» Dataset excerpts
────────────────────
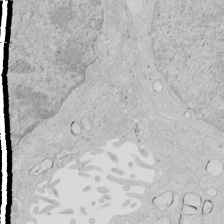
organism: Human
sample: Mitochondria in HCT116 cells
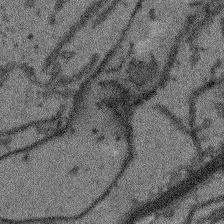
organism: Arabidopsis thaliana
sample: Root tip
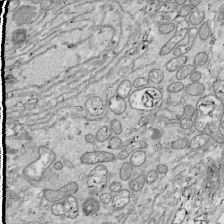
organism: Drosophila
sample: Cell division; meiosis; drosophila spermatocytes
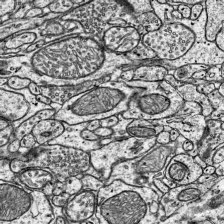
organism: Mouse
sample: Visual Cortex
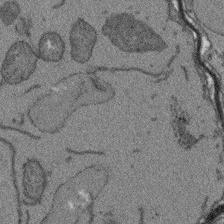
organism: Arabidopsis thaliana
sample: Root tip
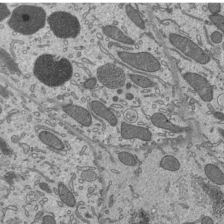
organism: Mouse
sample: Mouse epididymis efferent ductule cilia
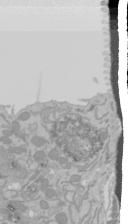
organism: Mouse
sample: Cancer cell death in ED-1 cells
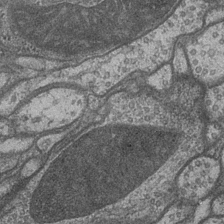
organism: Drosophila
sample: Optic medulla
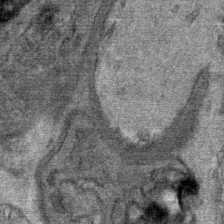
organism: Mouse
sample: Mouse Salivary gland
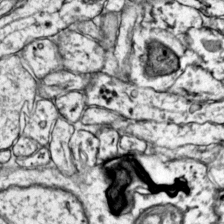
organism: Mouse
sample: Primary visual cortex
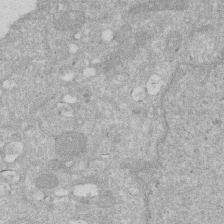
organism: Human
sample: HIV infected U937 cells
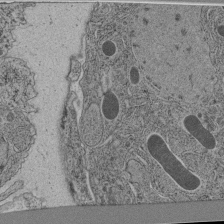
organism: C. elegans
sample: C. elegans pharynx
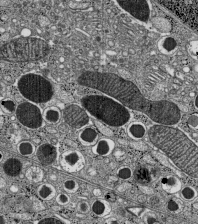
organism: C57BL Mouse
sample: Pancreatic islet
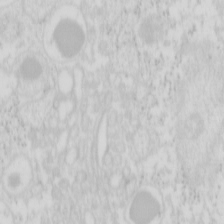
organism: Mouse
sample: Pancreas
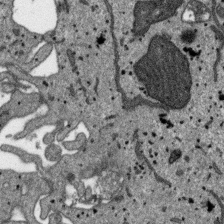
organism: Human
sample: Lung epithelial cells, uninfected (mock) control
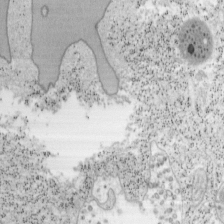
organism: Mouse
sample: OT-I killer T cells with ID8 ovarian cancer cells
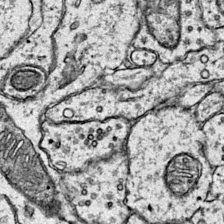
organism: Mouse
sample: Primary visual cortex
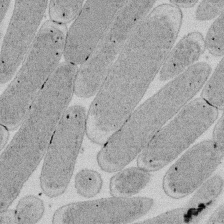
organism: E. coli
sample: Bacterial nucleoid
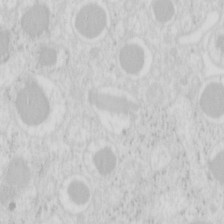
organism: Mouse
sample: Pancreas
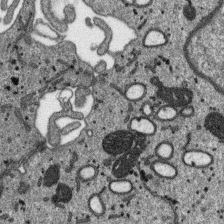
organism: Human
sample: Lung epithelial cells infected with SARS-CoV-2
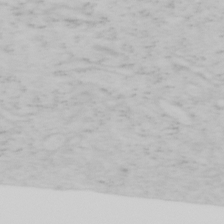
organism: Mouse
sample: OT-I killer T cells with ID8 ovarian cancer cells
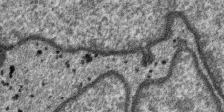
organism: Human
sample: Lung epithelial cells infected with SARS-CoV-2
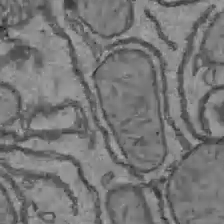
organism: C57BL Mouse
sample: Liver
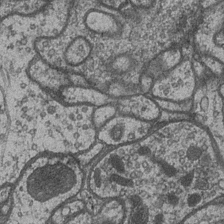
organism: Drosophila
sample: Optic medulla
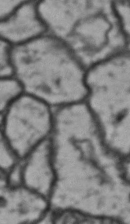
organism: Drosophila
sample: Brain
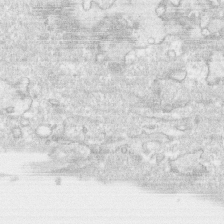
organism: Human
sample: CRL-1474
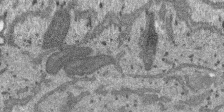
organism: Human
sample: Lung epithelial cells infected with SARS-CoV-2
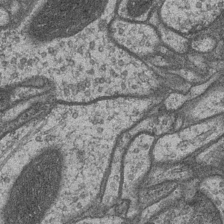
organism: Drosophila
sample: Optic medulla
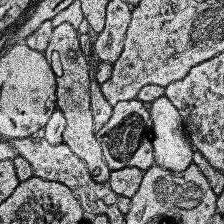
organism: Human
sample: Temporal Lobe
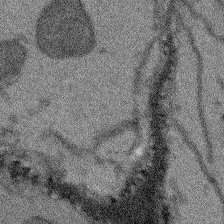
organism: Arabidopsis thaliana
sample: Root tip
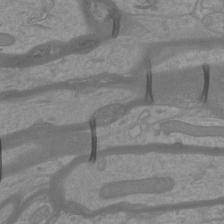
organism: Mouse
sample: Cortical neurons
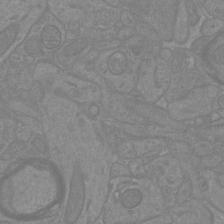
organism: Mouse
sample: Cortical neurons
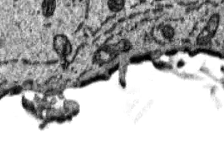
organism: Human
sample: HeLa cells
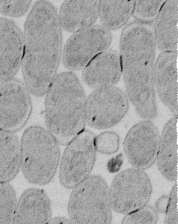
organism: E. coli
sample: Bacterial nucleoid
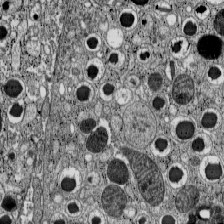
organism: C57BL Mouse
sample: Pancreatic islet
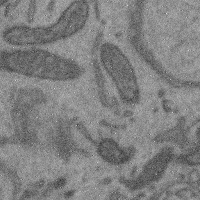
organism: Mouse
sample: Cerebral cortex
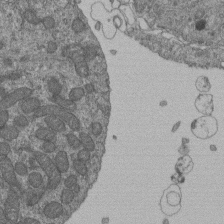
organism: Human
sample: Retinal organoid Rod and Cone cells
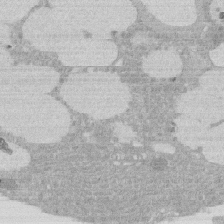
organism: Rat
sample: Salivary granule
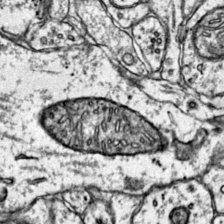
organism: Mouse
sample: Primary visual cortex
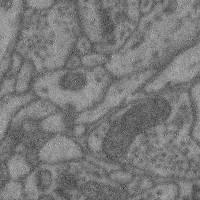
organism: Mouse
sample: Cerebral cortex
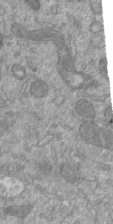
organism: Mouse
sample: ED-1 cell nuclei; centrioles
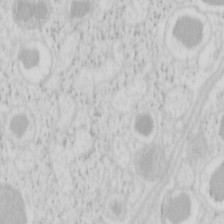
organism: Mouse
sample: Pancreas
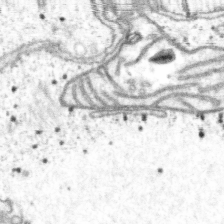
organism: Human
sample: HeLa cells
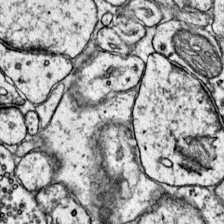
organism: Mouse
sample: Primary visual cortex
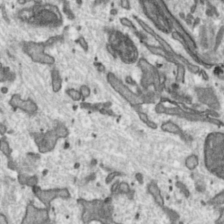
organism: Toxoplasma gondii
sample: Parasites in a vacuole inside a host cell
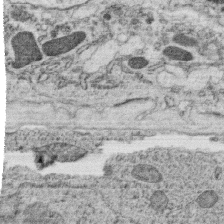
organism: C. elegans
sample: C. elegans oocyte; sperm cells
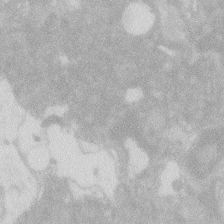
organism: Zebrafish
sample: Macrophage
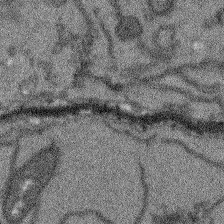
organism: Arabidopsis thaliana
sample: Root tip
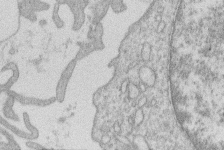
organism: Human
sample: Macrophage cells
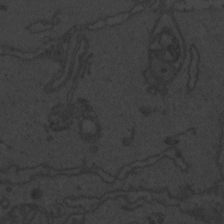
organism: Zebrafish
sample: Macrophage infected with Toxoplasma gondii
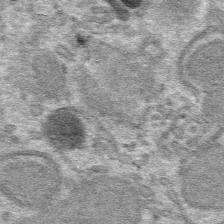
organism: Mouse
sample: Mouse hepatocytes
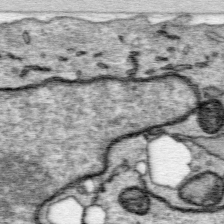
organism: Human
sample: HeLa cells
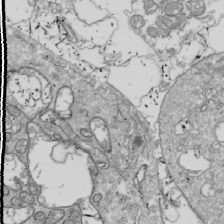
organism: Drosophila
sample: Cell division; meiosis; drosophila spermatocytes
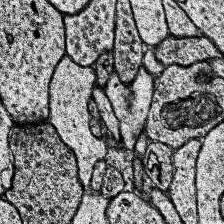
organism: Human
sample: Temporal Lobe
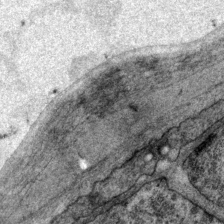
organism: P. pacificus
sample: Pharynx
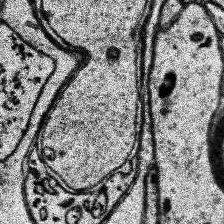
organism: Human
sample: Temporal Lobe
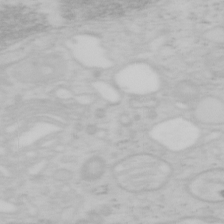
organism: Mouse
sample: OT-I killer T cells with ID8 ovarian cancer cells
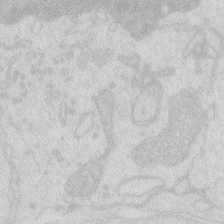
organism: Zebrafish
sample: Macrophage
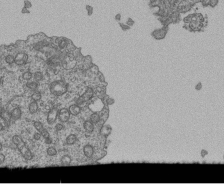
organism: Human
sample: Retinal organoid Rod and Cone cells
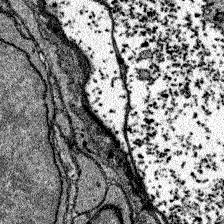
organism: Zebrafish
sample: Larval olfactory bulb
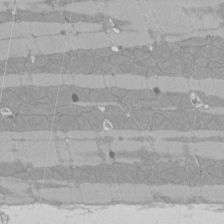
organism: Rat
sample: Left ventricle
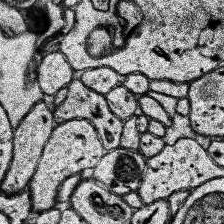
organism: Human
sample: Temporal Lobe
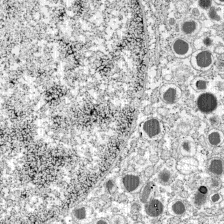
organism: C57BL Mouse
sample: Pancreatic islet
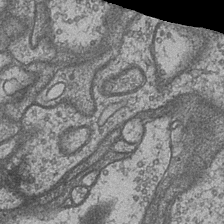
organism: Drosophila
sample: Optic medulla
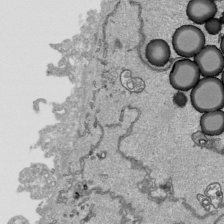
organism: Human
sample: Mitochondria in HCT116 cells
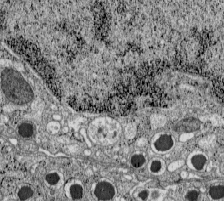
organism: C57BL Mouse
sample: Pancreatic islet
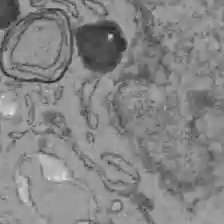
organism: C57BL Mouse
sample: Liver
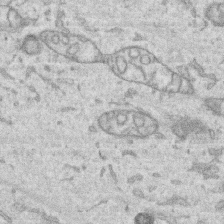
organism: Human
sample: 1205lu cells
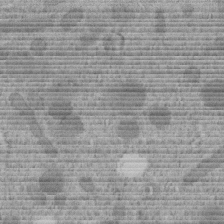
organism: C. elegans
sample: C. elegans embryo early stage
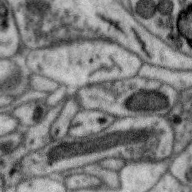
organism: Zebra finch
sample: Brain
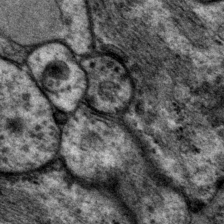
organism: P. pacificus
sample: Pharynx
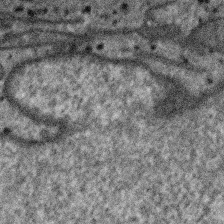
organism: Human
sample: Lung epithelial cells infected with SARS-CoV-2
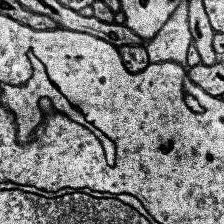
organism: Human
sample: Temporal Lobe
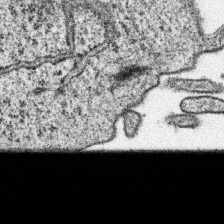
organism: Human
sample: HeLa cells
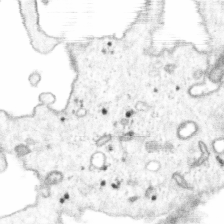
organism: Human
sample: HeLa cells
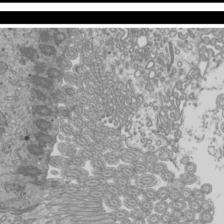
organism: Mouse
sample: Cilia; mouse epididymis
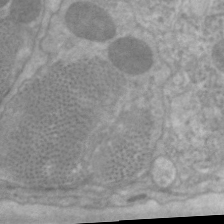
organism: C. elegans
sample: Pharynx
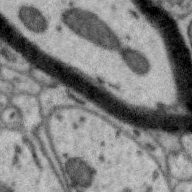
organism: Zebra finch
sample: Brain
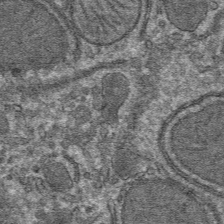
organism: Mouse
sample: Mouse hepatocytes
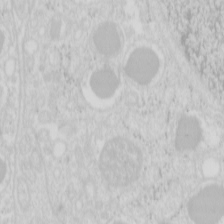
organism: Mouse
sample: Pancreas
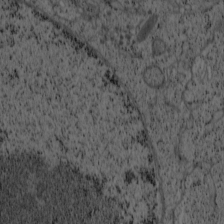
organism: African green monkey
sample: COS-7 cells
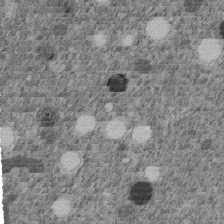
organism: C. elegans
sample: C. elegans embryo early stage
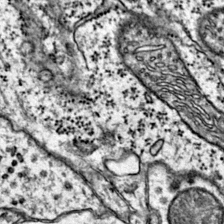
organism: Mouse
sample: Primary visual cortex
────────────────────
» About this exercise
Output the entries above verbatim. Omit the images.

» Completed task
organism: Human
sample: Mitochondria in HCT116 cells
organism: Arabidopsis thaliana
sample: Root tip
organism: Drosophila
sample: Cell division; meiosis; drosophila spermatocytes
organism: Mouse
sample: Visual Cortex
organism: Arabidopsis thaliana
sample: Root tip
organism: Mouse
sample: Mouse epididymis efferent ductule cilia
organism: Mouse
sample: Cancer cell death in ED-1 cells
organism: Drosophila
sample: Optic medulla
organism: Mouse
sample: Mouse Salivary gland
organism: Mouse
sample: Primary visual cortex
organism: Human
sample: HIV infected U937 cells
organism: C. elegans
sample: C. elegans pharynx
organism: C57BL Mouse
sample: Pancreatic islet
organism: Mouse
sample: Pancreas
organism: Human
sample: Lung epithelial cells, uninfected (mock) control
organism: Mouse
sample: OT-I killer T cells with ID8 ovarian cancer cells
organism: Mouse
sample: Primary visual cortex
organism: E. coli
sample: Bacterial nucleoid
organism: Mouse
sample: Pancreas
organism: Human
sample: Lung epithelial cells infected with SARS-CoV-2
organism: Mouse
sample: OT-I killer T cells with ID8 ovarian cancer cells
organism: Human
sample: Lung epithelial cells infected with SARS-CoV-2
organism: C57BL Mouse
sample: Liver
organism: Drosophila
sample: Optic medulla
organism: Drosophila
sample: Brain
organism: Human
sample: CRL-1474
organism: Human
sample: Lung epithelial cells infected with SARS-CoV-2
organism: Drosophila
sample: Optic medulla
organism: Human
sample: Temporal Lobe
organism: Arabidopsis thaliana
sample: Root tip
organism: Mouse
sample: Cortical neurons
organism: Mouse
sample: Cortical neurons
organism: Human
sample: HeLa cells
organism: E. coli
sample: Bacterial nucleoid
organism: C57BL Mouse
sample: Pancreatic islet
organism: Mouse
sample: Cerebral cortex
organism: Human
sample: Retinal organoid Rod and Cone cells
organism: Rat
sample: Salivary granule
organism: Mouse
sample: Primary visual cortex
organism: Mouse
sample: Cerebral cortex
organism: Mouse
sample: ED-1 cell nuclei; centrioles
organism: Mouse
sample: Pancreas
organism: Human
sample: HeLa cells
organism: Mouse
sample: Primary visual cortex
organism: Toxoplasma gondii
sample: Parasites in a vacuole inside a host cell
organism: C. elegans
sample: C. elegans oocyte; sperm cells
organism: Zebrafish
sample: Macrophage
organism: Arabidopsis thaliana
sample: Root tip
organism: Human
sample: Macrophage cells
organism: Zebrafish
sample: Macrophage infected with Toxoplasma gondii
organism: Mouse
sample: Mouse hepatocytes
organism: Human
sample: HeLa cells
organism: Drosophila
sample: Cell division; meiosis; drosophila spermatocytes
organism: Human
sample: Temporal Lobe
organism: P. pacificus
sample: Pharynx
organism: Human
sample: Temporal Lobe
organism: Mouse
sample: OT-I killer T cells with ID8 ovarian cancer cells
organism: Zebrafish
sample: Macrophage
organism: Human
sample: Retinal organoid Rod and Cone cells
organism: Zebrafish
sample: Larval olfactory bulb
organism: Rat
sample: Left ventricle
organism: Human
sample: Temporal Lobe
organism: C57BL Mouse
sample: Pancreatic islet
organism: Drosophila
sample: Optic medulla
organism: Human
sample: Mitochondria in HCT116 cells
organism: C57BL Mouse
sample: Pancreatic islet
organism: C57BL Mouse
sample: Liver
organism: Human
sample: 1205lu cells
organism: C. elegans
sample: C. elegans embryo early stage
organism: Zebra finch
sample: Brain
organism: P. pacificus
sample: Pharynx
organism: Human
sample: Lung epithelial cells infected with SARS-CoV-2
organism: Human
sample: Temporal Lobe
organism: Human
sample: HeLa cells
organism: Human
sample: HeLa cells
organism: Mouse
sample: Cilia; mouse epididymis
organism: C. elegans
sample: Pharynx
organism: Zebra finch
sample: Brain
organism: Mouse
sample: Mouse hepatocytes
organism: Mouse
sample: Pancreas
organism: African green monkey
sample: COS-7 cells
organism: C. elegans
sample: C. elegans embryo early stage
organism: Mouse
sample: Primary visual cortex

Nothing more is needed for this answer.